In the ASU study, river, creek and lakebed sediment samples from 12 locations upstream and downstream of wastewater treatment plants were analyzed for the presence of antimicrobial compounds.

For Halden’s team, which consisted of postdoctoral researcher Benny Pycke, environmental engineering graduate student and first author Arjun Venkatesan, the results showed that overall concentrations of triclocarban were 3- to 58-times higher than those of the more frequently monitored triclosan.

“We were able to detect these two compounds both upstream and downstream of suspected input sources, and the levels of the antimicrobial soap ingredient triclocarban were usually higher compared to triclosan,” said Venkatesan. “Although triclosan is used in a larger number of formulations and personal care products, we found triclocarban to be more abundant in freshwater environments.” The team also found degradation products of TCC but transformation of this antimicrobial is known to be very slow in natural environments.

“Also, we expected to find these compounds mostly downstream of wastewater treatment plants; but when we consistently found detectable levels upstream and downstream, we realized that there are probably multiple sources contributing to the contamination of these sites, potentially including additional wastewater treatment plants further upstream and runoff from sites where antimicrobial-laden sewage sludge had been applied.”

“Every site is essentially downstream of something,” added Pycke. A site in the immediate vicinity of a wastewater treatment plant near Duluth (St. Louis Bay at Lake Superior) had the greatest concentration of triclocarban and its lower chlorinated derivatives, and the Duluth site and Shagawa Lake site had concentrations three times higher than river and creek sediments. There was a strong correlation between the level of contamination with wastewater treatment plant discharge, stream flow and the population density of the surrounding region.

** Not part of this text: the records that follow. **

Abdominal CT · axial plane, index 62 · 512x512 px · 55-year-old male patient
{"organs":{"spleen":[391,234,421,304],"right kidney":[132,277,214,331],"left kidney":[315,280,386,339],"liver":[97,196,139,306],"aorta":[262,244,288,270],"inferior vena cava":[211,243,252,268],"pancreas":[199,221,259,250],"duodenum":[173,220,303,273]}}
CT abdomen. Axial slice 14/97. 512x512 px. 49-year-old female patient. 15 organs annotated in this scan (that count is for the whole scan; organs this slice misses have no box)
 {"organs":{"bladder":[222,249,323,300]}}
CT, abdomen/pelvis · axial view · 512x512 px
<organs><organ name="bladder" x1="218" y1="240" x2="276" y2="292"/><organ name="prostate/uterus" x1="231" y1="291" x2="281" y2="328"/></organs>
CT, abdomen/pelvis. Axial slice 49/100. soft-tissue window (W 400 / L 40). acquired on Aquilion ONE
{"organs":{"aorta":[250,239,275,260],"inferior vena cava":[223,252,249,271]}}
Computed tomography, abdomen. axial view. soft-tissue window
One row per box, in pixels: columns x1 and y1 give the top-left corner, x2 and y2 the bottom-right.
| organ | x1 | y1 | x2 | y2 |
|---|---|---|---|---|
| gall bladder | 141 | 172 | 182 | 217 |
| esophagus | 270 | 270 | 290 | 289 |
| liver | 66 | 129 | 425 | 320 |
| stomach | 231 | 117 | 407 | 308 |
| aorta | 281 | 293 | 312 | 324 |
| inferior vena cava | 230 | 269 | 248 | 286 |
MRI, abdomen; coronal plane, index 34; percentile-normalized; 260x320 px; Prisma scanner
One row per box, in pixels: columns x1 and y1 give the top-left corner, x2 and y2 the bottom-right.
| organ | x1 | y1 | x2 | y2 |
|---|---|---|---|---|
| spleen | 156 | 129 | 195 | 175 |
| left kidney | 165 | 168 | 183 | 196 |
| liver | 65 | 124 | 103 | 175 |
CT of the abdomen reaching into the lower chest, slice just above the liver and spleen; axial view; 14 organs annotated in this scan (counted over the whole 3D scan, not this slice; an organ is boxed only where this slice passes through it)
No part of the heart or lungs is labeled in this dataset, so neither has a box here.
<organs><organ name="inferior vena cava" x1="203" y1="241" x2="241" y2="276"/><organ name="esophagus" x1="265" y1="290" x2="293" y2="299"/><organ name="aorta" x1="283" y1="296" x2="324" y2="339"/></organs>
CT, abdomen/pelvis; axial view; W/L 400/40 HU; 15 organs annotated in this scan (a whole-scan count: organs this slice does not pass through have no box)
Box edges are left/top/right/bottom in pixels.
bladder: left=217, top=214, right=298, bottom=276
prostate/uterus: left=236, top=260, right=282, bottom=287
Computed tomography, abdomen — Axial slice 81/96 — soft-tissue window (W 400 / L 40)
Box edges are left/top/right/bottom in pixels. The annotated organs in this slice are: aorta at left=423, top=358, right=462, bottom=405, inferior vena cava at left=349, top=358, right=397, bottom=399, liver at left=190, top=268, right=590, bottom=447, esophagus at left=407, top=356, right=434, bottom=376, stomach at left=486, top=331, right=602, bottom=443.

“As the name suggests, these antimicrobial compounds (triclosan and triclocarban) are incompatible with biological wastewater treatment infrastructure paid for with tax dollars,” said Halden. “Municipalities in Minnesota and across the U.S. work hard using state?of?the?art equipment to keep our freshwater environments clean but they cannot control what consumers, misled by aggressive marketing, discharge into the sewage collection system.”

Wherever antimicrobial personal care products are in use, water and sediment have been contaminated, a situation that certainly is not unique to the state of Minnesota. “Regulatory agencies are aware of the overuse of antimicrobials but no state or federal restrictions have been implemented yet for either triclosan or triclocarban,” said Halden. “Aside from ecological concerns, widespread environmental occurrence of antimicrobials also is a potential public health concern because unwarranted use of antimicrobials can promote drug resistance of human pathogens.”

Halden’s research is developing engineering solutions to clean up environments impacted by antimicrobial compounds. However, he emphasizes that the best solution right now in combating this pollution is for consumers to limit their use of antimicrobial personal care products that, ironically, provide no measurable health benefits to the average consumer, as determined by an expert panel convened by the Food and Drug Administration in 2005.

For this project, ASU was supported by funding from the National Institute of Environmental Health Sciences.

In addition to Halden’s appointment as Director of Environmental Security at ASU’s Biodesign Institute, he holds the title of professor in the School of Sustainable Engineering and the Built Environment, at the Ira. A. Fulton Schools of Engineering, ASU, and adjunct associate professor of Environmental Health Sciences, at the Johns Hopkins Bloomberg School of Public Health.